*** Input data ***

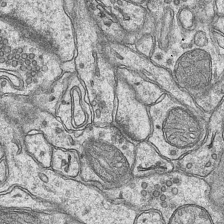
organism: Mouse
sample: CA1 Hippocampus
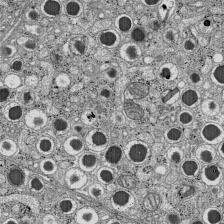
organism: C57BL Mouse
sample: Pancreatic islet
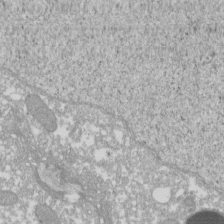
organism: Xenopus
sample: Cilia; centrioles in frog embryo cells
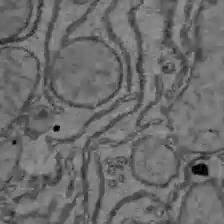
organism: C57BL Mouse
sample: Liver
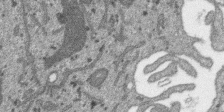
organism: Human
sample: Lung epithelial cells infected with SARS-CoV-2
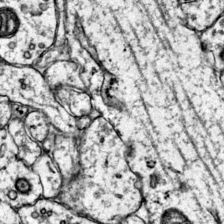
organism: Mouse
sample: Primary visual cortex
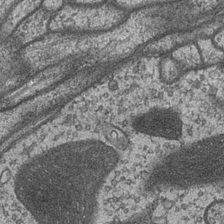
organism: Drosophila
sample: Optic medulla
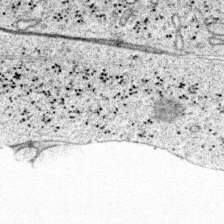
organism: Human
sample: HeLa cells
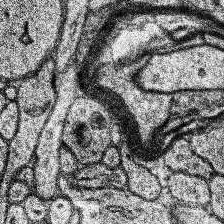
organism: Human
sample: Temporal Lobe
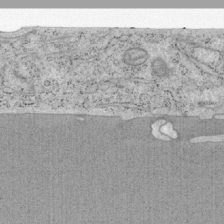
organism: Human
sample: HeLa cells
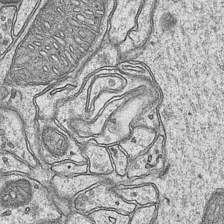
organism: Mouse
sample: CA1 Hippocampus
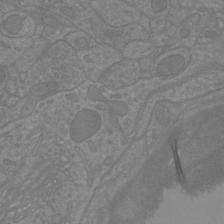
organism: Mouse
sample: Cortical neurons
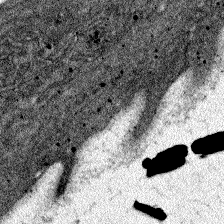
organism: Zebrafish
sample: Larval olfactory bulb
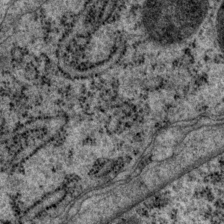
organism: P. pacificus
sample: Pharynx
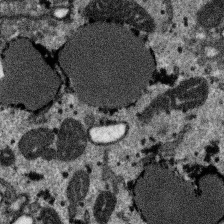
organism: Human
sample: Lung epithelial cells infected with SARS-CoV-2
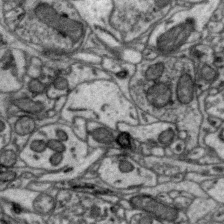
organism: Zebra finch
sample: Brain
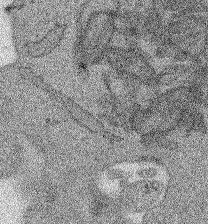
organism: Human
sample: HeLa cells
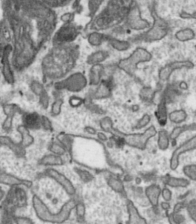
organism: Toxoplasma gondii
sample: Parasites in a vacuole inside a host cell
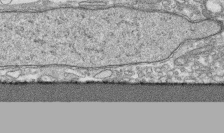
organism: Human
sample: CRL-1474
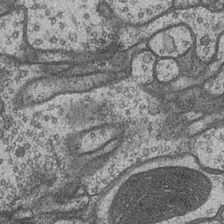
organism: Drosophila
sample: Optic medulla
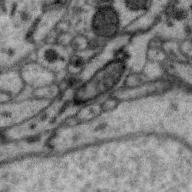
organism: Zebra finch
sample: Brain
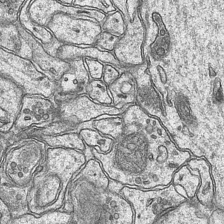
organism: Mouse
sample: CA1 Hippocampus
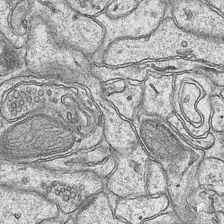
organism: Mouse
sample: CA1 Hippocampus
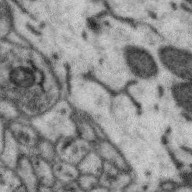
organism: Zebra finch
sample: Brain
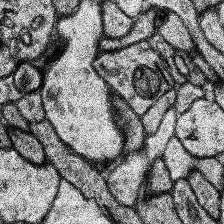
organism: Human
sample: Temporal Lobe
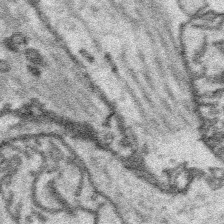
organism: Platynereis dumerilii
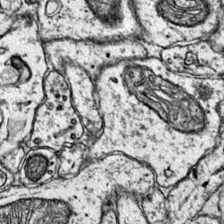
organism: Mouse
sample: Primary visual cortex
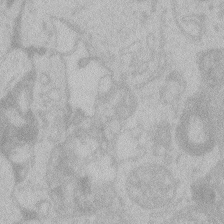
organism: Zebrafish
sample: Macrophage infected with Toxoplasma gondii
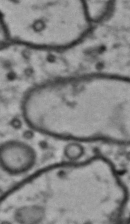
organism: Drosophila
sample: Brain
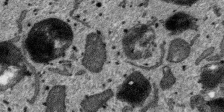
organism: Human
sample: Lung epithelial cells, uninfected (mock) control
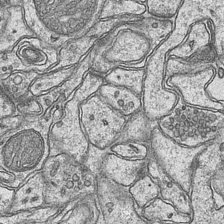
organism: Mouse
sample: CA1 Hippocampus
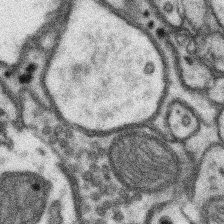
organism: Mouse
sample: Somatosensory cortex neuropil
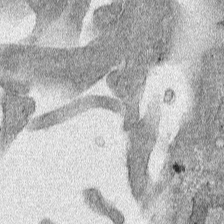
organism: Human
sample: Mitochondria in HCT116 cells
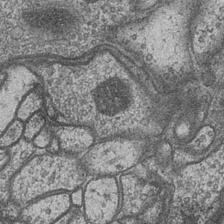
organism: Drosophila
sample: Optic medulla
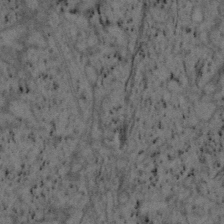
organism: Human
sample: HeLa cells
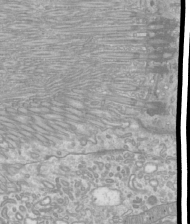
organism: Mouse
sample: Cilia; mouse epididymis
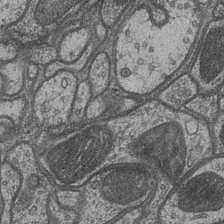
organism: Drosophila
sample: Optic medulla
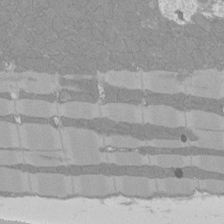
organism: Rat
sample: Left ventricle
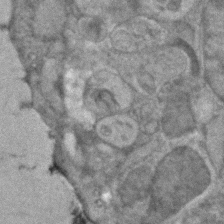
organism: Human
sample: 1205lu cells
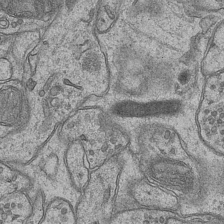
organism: Mouse
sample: CA1 Hippocampus
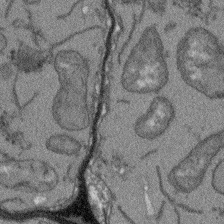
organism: Arabidopsis thaliana
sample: Root tip
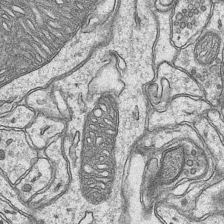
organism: Mouse
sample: CA1 Hippocampus
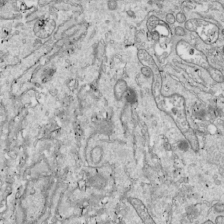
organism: Drosophila
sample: Cell division; meiosis; drosophila spermatocytes
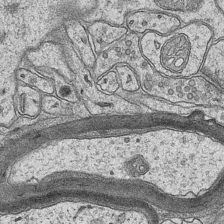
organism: Mouse
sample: CA1 Hippocampus
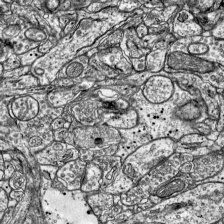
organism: Mouse
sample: Visual Cortex
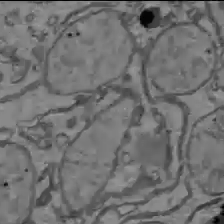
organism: C57BL Mouse
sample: Liver
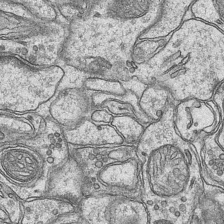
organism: Mouse
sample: CA1 Hippocampus
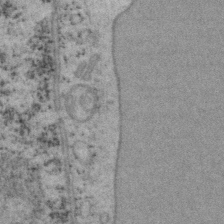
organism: Human
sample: HeLa cells
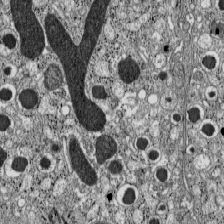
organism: C57BL Mouse
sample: Pancreatic islet
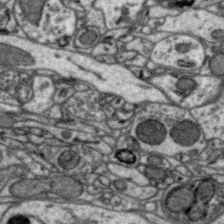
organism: Zebra finch
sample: Brain
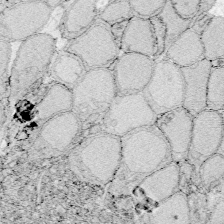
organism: Zebrafish
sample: Whole-Brain
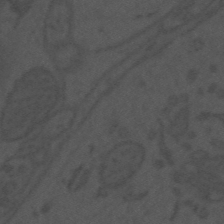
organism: Mouse
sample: Suprachiasmatic nucleus
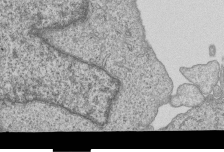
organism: Human
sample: MDA-MB-231 cells
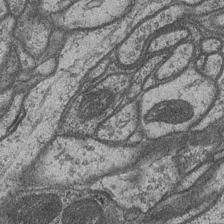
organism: Drosophila
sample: Optic medulla
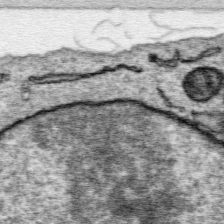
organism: Human
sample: HeLa cells
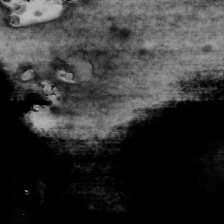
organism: Human
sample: U2-OS cells
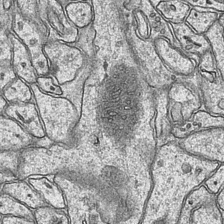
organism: Mouse
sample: CA1 Hippocampus
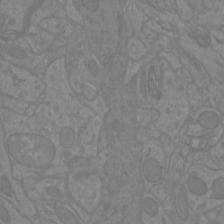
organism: Mouse
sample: Cortical neurons
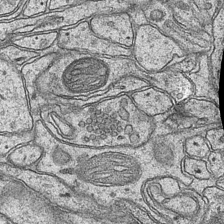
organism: Mouse
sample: CA1 Hippocampus
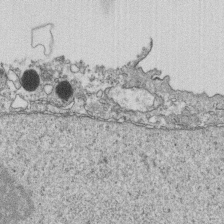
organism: Human
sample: HeLa cell HIV synapse
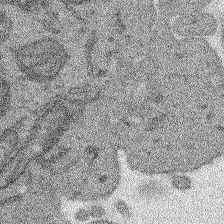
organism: Human
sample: HeLa cells
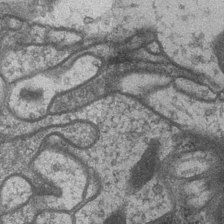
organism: Drosophila
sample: Optic medulla
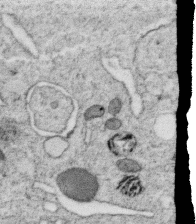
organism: C. elegans
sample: C. elegans oocyte; sperm cells
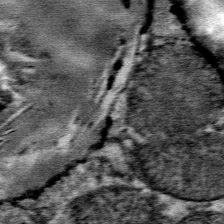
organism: Mouse
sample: Mouse Salivary gland
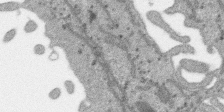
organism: Human
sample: Lung epithelial cells infected with SARS-CoV-2
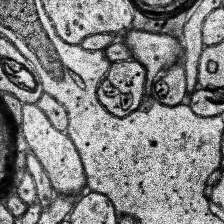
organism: Human
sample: Temporal Lobe
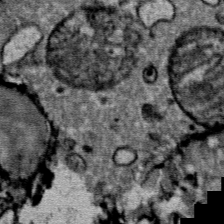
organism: Mouse
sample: Mouse Salivary gland
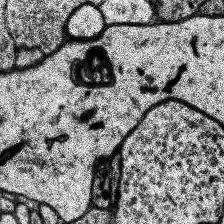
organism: Human
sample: Temporal Lobe
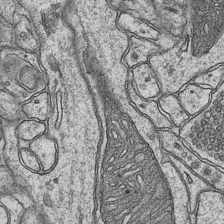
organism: Mouse
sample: CA1 Hippocampus
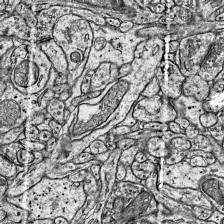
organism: Mouse
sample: Visual Cortex
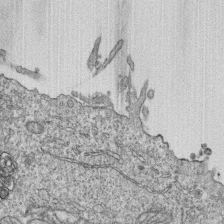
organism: Human
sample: HeLa cell HIV synapse
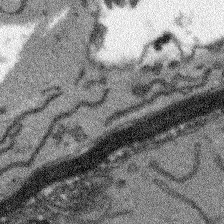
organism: Arabidopsis thaliana
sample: Root tip
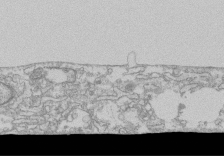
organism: Human
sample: CRL-1474
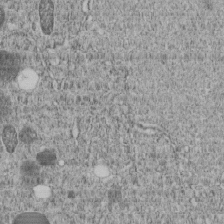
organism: C. elegans
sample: C. elegans embryo early stage
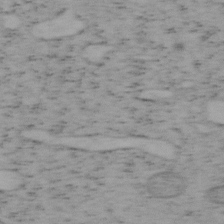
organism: Mouse
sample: OT-I killer T cells with ID8 ovarian cancer cells
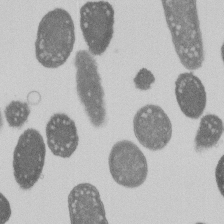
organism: E. coli
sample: Bacterial nucleoid
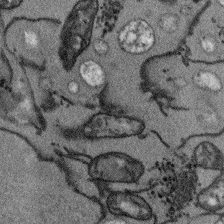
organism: Arabidopsis thaliana
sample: Root tip
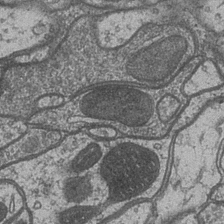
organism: Drosophila
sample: Optic medulla
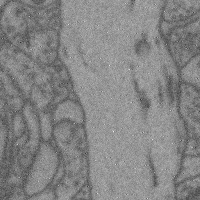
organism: Mouse
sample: Cerebral cortex
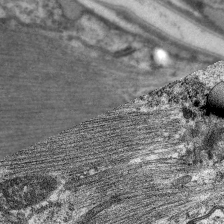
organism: C. elegans
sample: Pharynx
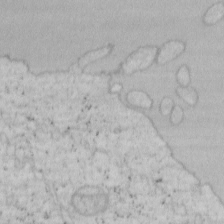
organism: Human
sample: HeLa cells
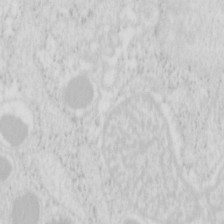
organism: Mouse
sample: Pancreas
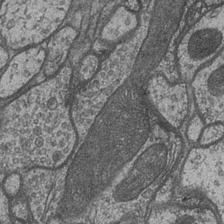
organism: Drosophila
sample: Optic medulla
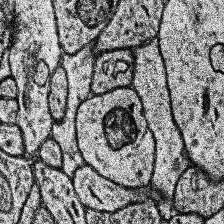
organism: Human
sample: Temporal Lobe
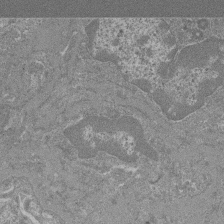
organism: Mouse
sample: Glomerulus
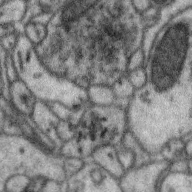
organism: Zebra finch
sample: Brain
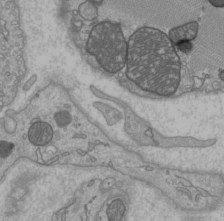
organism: C57BL Mouse
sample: Heart
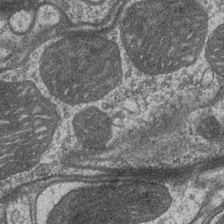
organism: Drosophila
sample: Optic medulla
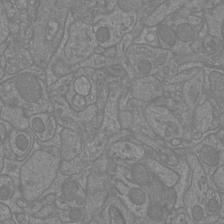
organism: Mouse
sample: Cortical neurons
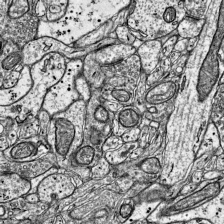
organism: Mouse
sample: Visual Cortex
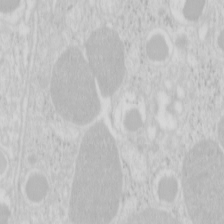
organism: Mouse
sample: Pancreas
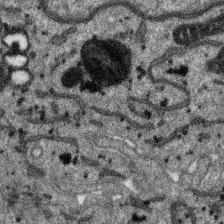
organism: Human
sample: Lung epithelial cells infected with SARS-CoV-2
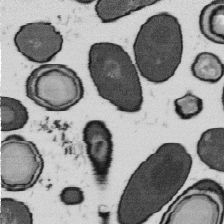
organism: B. subtilis
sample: Bacterial spore
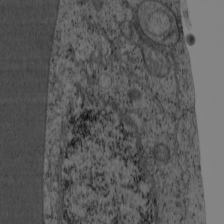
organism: African green monkey
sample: COS-7 cells
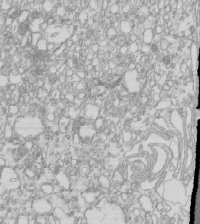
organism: Mouse
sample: Macrophages
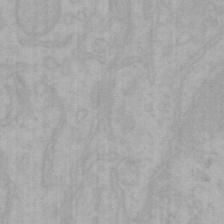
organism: Mouse
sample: Choroid plexus
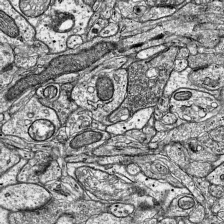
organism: Mouse
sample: Visual Cortex
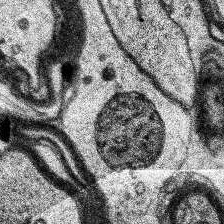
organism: Human
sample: Temporal Lobe
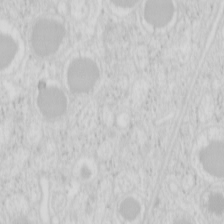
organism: Mouse
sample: Pancreas
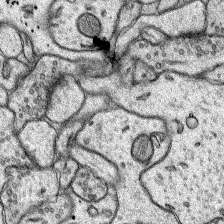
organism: Rat
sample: Hippocampus
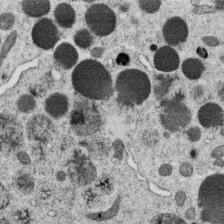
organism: C. elegans
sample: C. elegans oocyte; sperm cells
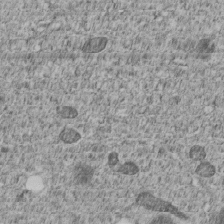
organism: C. elegans
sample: C. elegans embryo early stage
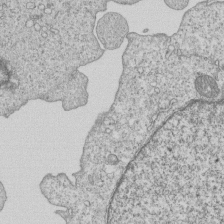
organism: Human
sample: MDA-MB-231 cells
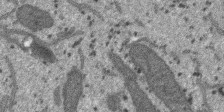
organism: Human
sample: Lung epithelial cells infected with SARS-CoV-2
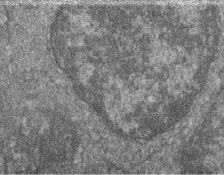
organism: Zebrafish
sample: Cilia; retinal pigment epithelium
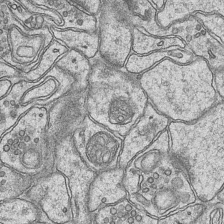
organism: Mouse
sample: CA1 Hippocampus
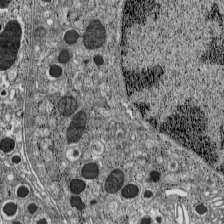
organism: C57BL Mouse
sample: Pancreatic islet
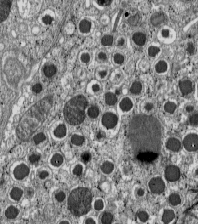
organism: C57BL Mouse
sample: Pancreatic islet
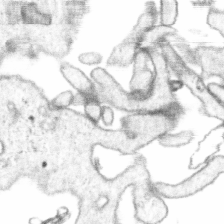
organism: Human
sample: HeLa cells
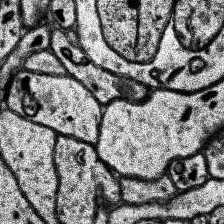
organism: Human
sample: Temporal Lobe
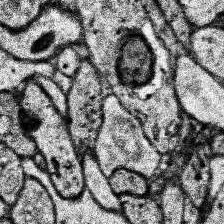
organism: Human
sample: Temporal Lobe
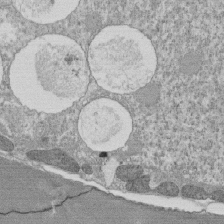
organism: Tetrahymena
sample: Cilia in tetrahymena
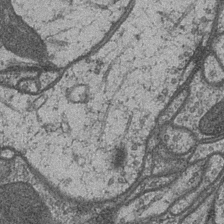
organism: Drosophila
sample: Optic medulla
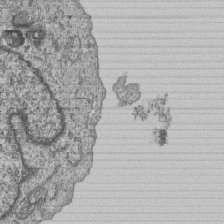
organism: Human
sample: MDA-MB-231 cells
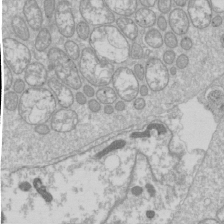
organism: Drosophila
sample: Cell division; meiosis; drosophila spermatocytes
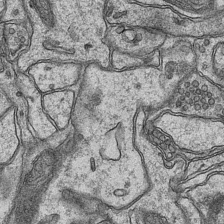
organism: Mouse
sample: CA1 Hippocampus
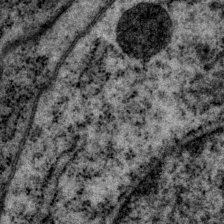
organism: P. pacificus
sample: Pharynx
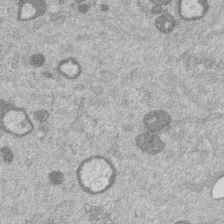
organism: Mouse
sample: Dividing mouse embryo 1 cell stage
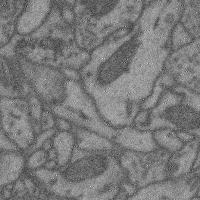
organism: Mouse
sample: Cerebral cortex
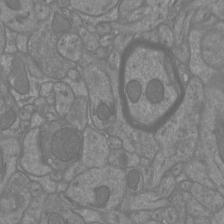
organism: Mouse
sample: Cortical neurons
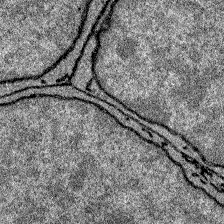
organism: Zebrafish
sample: Larval olfactory bulb
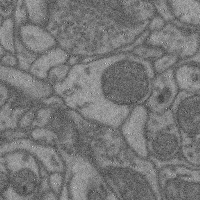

***

What is being asked
Please retype every record shown above, exactly as written, but without pictures.

Your response
organism: Mouse
sample: CA1 Hippocampus
organism: C57BL Mouse
sample: Pancreatic islet
organism: Xenopus
sample: Cilia; centrioles in frog embryo cells
organism: C57BL Mouse
sample: Liver
organism: Human
sample: Lung epithelial cells infected with SARS-CoV-2
organism: Mouse
sample: Primary visual cortex
organism: Drosophila
sample: Optic medulla
organism: Human
sample: HeLa cells
organism: Human
sample: Temporal Lobe
organism: Human
sample: HeLa cells
organism: Mouse
sample: CA1 Hippocampus
organism: Mouse
sample: Cortical neurons
organism: Zebrafish
sample: Larval olfactory bulb
organism: P. pacificus
sample: Pharynx
organism: Human
sample: Lung epithelial cells infected with SARS-CoV-2
organism: Zebra finch
sample: Brain
organism: Human
sample: HeLa cells
organism: Toxoplasma gondii
sample: Parasites in a vacuole inside a host cell
organism: Human
sample: CRL-1474
organism: Drosophila
sample: Optic medulla
organism: Zebra finch
sample: Brain
organism: Mouse
sample: CA1 Hippocampus
organism: Mouse
sample: CA1 Hippocampus
organism: Zebra finch
sample: Brain
organism: Human
sample: Temporal Lobe
organism: Platynereis dumerilii
organism: Mouse
sample: Primary visual cortex
organism: Zebrafish
sample: Macrophage infected with Toxoplasma gondii
organism: Drosophila
sample: Brain
organism: Human
sample: Lung epithelial cells, uninfected (mock) control
organism: Mouse
sample: CA1 Hippocampus
organism: Mouse
sample: Somatosensory cortex neuropil
organism: Human
sample: Mitochondria in HCT116 cells
organism: Drosophila
sample: Optic medulla
organism: Human
sample: HeLa cells
organism: Mouse
sample: Cilia; mouse epididymis
organism: Drosophila
sample: Optic medulla
organism: Rat
sample: Left ventricle
organism: Human
sample: 1205lu cells
organism: Mouse
sample: CA1 Hippocampus
organism: Arabidopsis thaliana
sample: Root tip
organism: Mouse
sample: CA1 Hippocampus
organism: Drosophila
sample: Cell division; meiosis; drosophila spermatocytes
organism: Mouse
sample: CA1 Hippocampus
organism: Mouse
sample: Visual Cortex
organism: C57BL Mouse
sample: Liver
organism: Mouse
sample: CA1 Hippocampus
organism: Human
sample: HeLa cells
organism: C57BL Mouse
sample: Pancreatic islet
organism: Zebra finch
sample: Brain
organism: Zebrafish
sample: Whole-Brain
organism: Mouse
sample: Suprachiasmatic nucleus
organism: Human
sample: MDA-MB-231 cells
organism: Drosophila
sample: Optic medulla
organism: Human
sample: HeLa cells
organism: Human
sample: U2-OS cells
organism: Mouse
sample: CA1 Hippocampus
organism: Mouse
sample: Cortical neurons
organism: Mouse
sample: CA1 Hippocampus
organism: Human
sample: HeLa cell HIV synapse
organism: Human
sample: HeLa cells
organism: Drosophila
sample: Optic medulla
organism: C. elegans
sample: C. elegans oocyte; sperm cells
organism: Mouse
sample: Mouse Salivary gland
organism: Human
sample: Lung epithelial cells infected with SARS-CoV-2
organism: Human
sample: Temporal Lobe
organism: Mouse
sample: Mouse Salivary gland
organism: Human
sample: Temporal Lobe
organism: Mouse
sample: CA1 Hippocampus
organism: Mouse
sample: Visual Cortex
organism: Human
sample: HeLa cell HIV synapse
organism: Arabidopsis thaliana
sample: Root tip
organism: Human
sample: CRL-1474
organism: C. elegans
sample: C. elegans embryo early stage
organism: Mouse
sample: OT-I killer T cells with ID8 ovarian cancer cells
organism: E. coli
sample: Bacterial nucleoid
organism: Arabidopsis thaliana
sample: Root tip
organism: Drosophila
sample: Optic medulla
organism: Mouse
sample: Cerebral cortex
organism: C. elegans
sample: Pharynx
organism: Human
sample: HeLa cells
organism: Mouse
sample: Pancreas
organism: Drosophila
sample: Optic medulla
organism: Human
sample: Temporal Lobe
organism: Mouse
sample: Glomerulus
organism: Zebra finch
sample: Brain
organism: C57BL Mouse
sample: Heart
organism: Drosophila
sample: Optic medulla
organism: Mouse
sample: Cortical neurons
organism: Mouse
sample: Visual Cortex
organism: Mouse
sample: Pancreas
organism: Human
sample: Lung epithelial cells infected with SARS-CoV-2
organism: B. subtilis
sample: Bacterial spore
organism: African green monkey
sample: COS-7 cells
organism: Mouse
sample: Macrophages
organism: Mouse
sample: Choroid plexus
organism: Mouse
sample: Visual Cortex
organism: Human
sample: Temporal Lobe
organism: Mouse
sample: Pancreas
organism: Rat
sample: Hippocampus
organism: C. elegans
sample: C. elegans oocyte; sperm cells
organism: C. elegans
sample: C. elegans embryo early stage
organism: Human
sample: MDA-MB-231 cells
organism: Human
sample: Lung epithelial cells infected with SARS-CoV-2
organism: Zebrafish
sample: Cilia; retinal pigment epithelium
organism: Mouse
sample: CA1 Hippocampus
organism: C57BL Mouse
sample: Pancreatic islet
organism: C57BL Mouse
sample: Pancreatic islet
organism: Human
sample: HeLa cells
organism: Human
sample: Temporal Lobe
organism: Human
sample: Temporal Lobe
organism: Tetrahymena
sample: Cilia in tetrahymena
organism: Drosophila
sample: Optic medulla
organism: Human
sample: MDA-MB-231 cells
organism: Drosophila
sample: Cell division; meiosis; drosophila spermatocytes
organism: Mouse
sample: CA1 Hippocampus
organism: P. pacificus
sample: Pharynx
organism: Mouse
sample: Dividing mouse embryo 1 cell stage
organism: Mouse
sample: Cerebral cortex
organism: Mouse
sample: Cortical neurons
organism: Zebrafish
sample: Larval olfactory bulb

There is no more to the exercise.